Schedule C, Docket No. 21.

See, interim order at Docket No. 92 and Trustee's Response to Wikas' Attorney at Docket No. 105. McCready has objected to some of the fees. Docket No. 108. The Wikas' claim is Proof of Claim No. 1.

On paper, it looked like the trustee had a shot at paying the creditors all or a good portion of their debt if the property could be sold for close to the $1,377,000 scheduled value. He listed the property and a sale of 6613 Brayton Drive was approved for $1,430,000 to Alyeska Capital, LLC. It has been represented to the court, without objection, that Alyeska Capital, LLC, is an entity owned by Jean Hebert.

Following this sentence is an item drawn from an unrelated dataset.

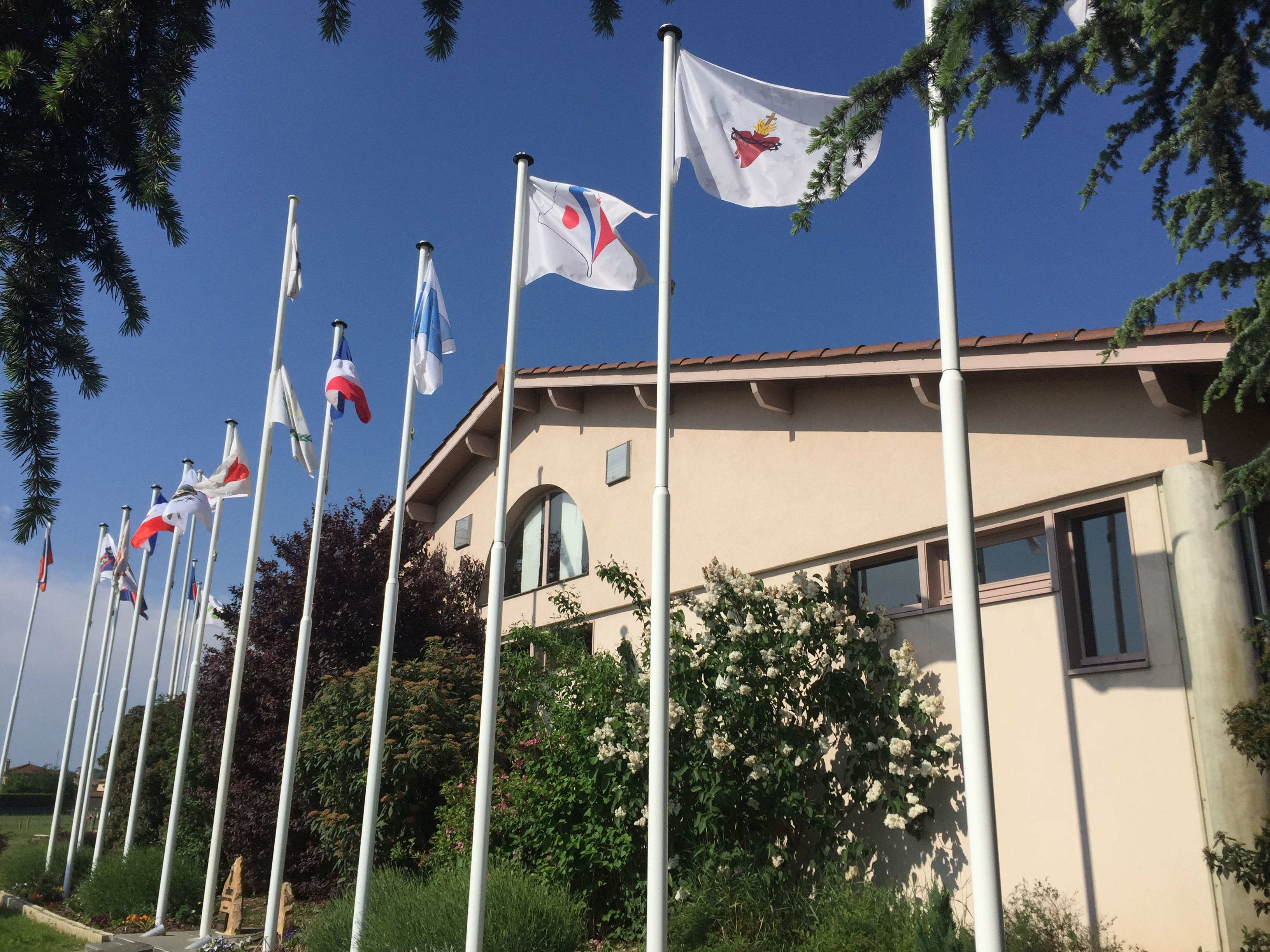 Au cœur de la Commune de Gleizé le Mémorial Heiho Niten Ichi Ryu dedié à la Vierge Marie, est une institution officalisée par la France, le Japon, le Cambodge, l'ASEAN et la Russie.

Supplemental Order Granting Trustee's Application to Sell Property Free and Clear of Liens and to Disburse Payments at Closing and Authorizing Auction. Docket No. 93, filed April 12, 2011.

2.2- Dispute About the Amount of the Hebert Secured Claim- When the trustee, in preparation for closing the sale, tried to get a payoff figure on FNBA's second deed that was assigned to Hebert, he was stonewalled. So, he filed an objection to the secured claim of Hebert to ascertain the amount of the allowed claim; he calculated the Hebert payoff figure as of June 30, 2011, to be $125,630.64.

Trustee's Objection to Secured Claim of Jean Hebert. Docket No. 120, filed June 24, 2011.

At an expedited hearing on June 30, 2011, on the trustee's objection to Hebert's claim, Alyeska Capital, LLC, said it was not going ahead with the purchase of 6613 Brayton Drive. Hebert said his second deed of trust covered much more than $126,000. An exact, or even approximate number, could not be given to the court or the trustee at that time, but it was intimated it was probably a big enough amount so as to reduce the Wikas' equity to zero.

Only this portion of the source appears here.